- _TO DO_:
With the pictures left out, please return exactly the line holding "sample: Mitochondria in HCT116 cells" and each following line until the entries end.

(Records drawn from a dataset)
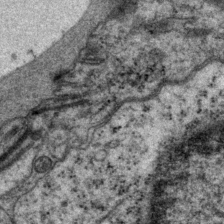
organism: P. pacificus
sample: Pharynx
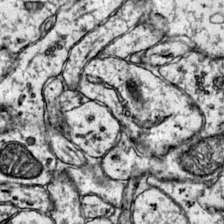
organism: Mouse
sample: Primary visual cortex
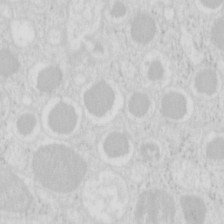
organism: Mouse
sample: Pancreas
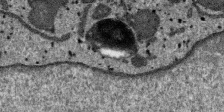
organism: Human
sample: Lung epithelial cells, uninfected (mock) control
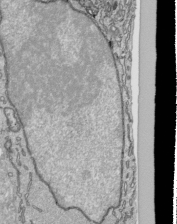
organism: Human
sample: Mitochondria in HCT116 cells
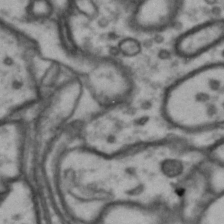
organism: Drosophila
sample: Brain
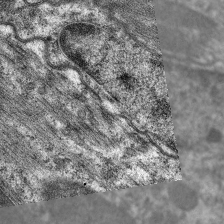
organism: C. elegans
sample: Pharynx
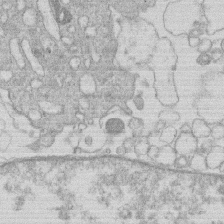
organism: Human
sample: Macrophage cells
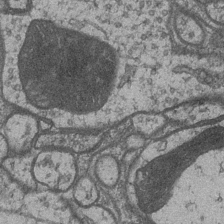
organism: Drosophila
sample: Optic medulla
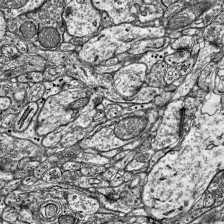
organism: Mouse
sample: Visual Cortex
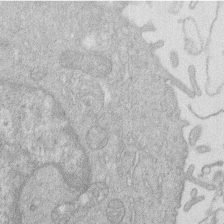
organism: Human
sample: Macrophage cells
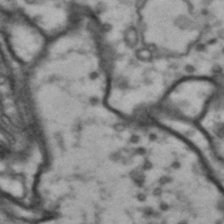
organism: Drosophila
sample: Brain
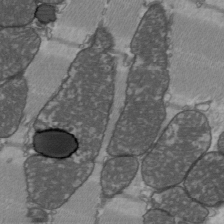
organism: C57BL Mouse
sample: Heart
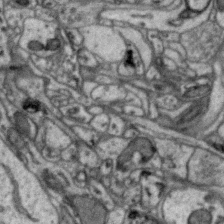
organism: Zebra finch
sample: Brain
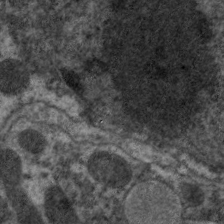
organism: C. elegans
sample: Pharynx
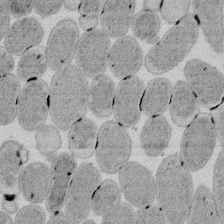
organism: E. coli
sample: Bacterial nucleoid
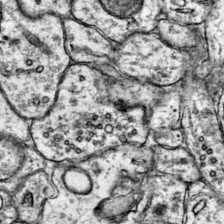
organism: Mouse
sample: Primary visual cortex
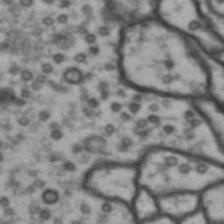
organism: Drosophila
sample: Brain
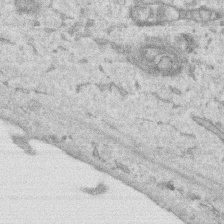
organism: Human
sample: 1205lu cells
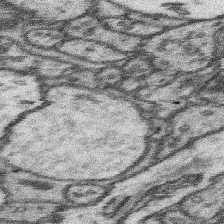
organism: Mouse
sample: Somatosensory cortex neuropil

- _SOLUTION BELOW_:
sample: Mitochondria in HCT116 cells
organism: Drosophila
sample: Brain
organism: C. elegans
sample: Pharynx
organism: Human
sample: Macrophage cells
organism: Drosophila
sample: Optic medulla
organism: Mouse
sample: Visual Cortex
organism: Human
sample: Macrophage cells
organism: Drosophila
sample: Brain
organism: C57BL Mouse
sample: Heart
organism: Zebra finch
sample: Brain
organism: C. elegans
sample: Pharynx
organism: E. coli
sample: Bacterial nucleoid
organism: Mouse
sample: Primary visual cortex
organism: Drosophila
sample: Brain
organism: Human
sample: 1205lu cells
organism: Mouse
sample: Somatosensory cortex neuropil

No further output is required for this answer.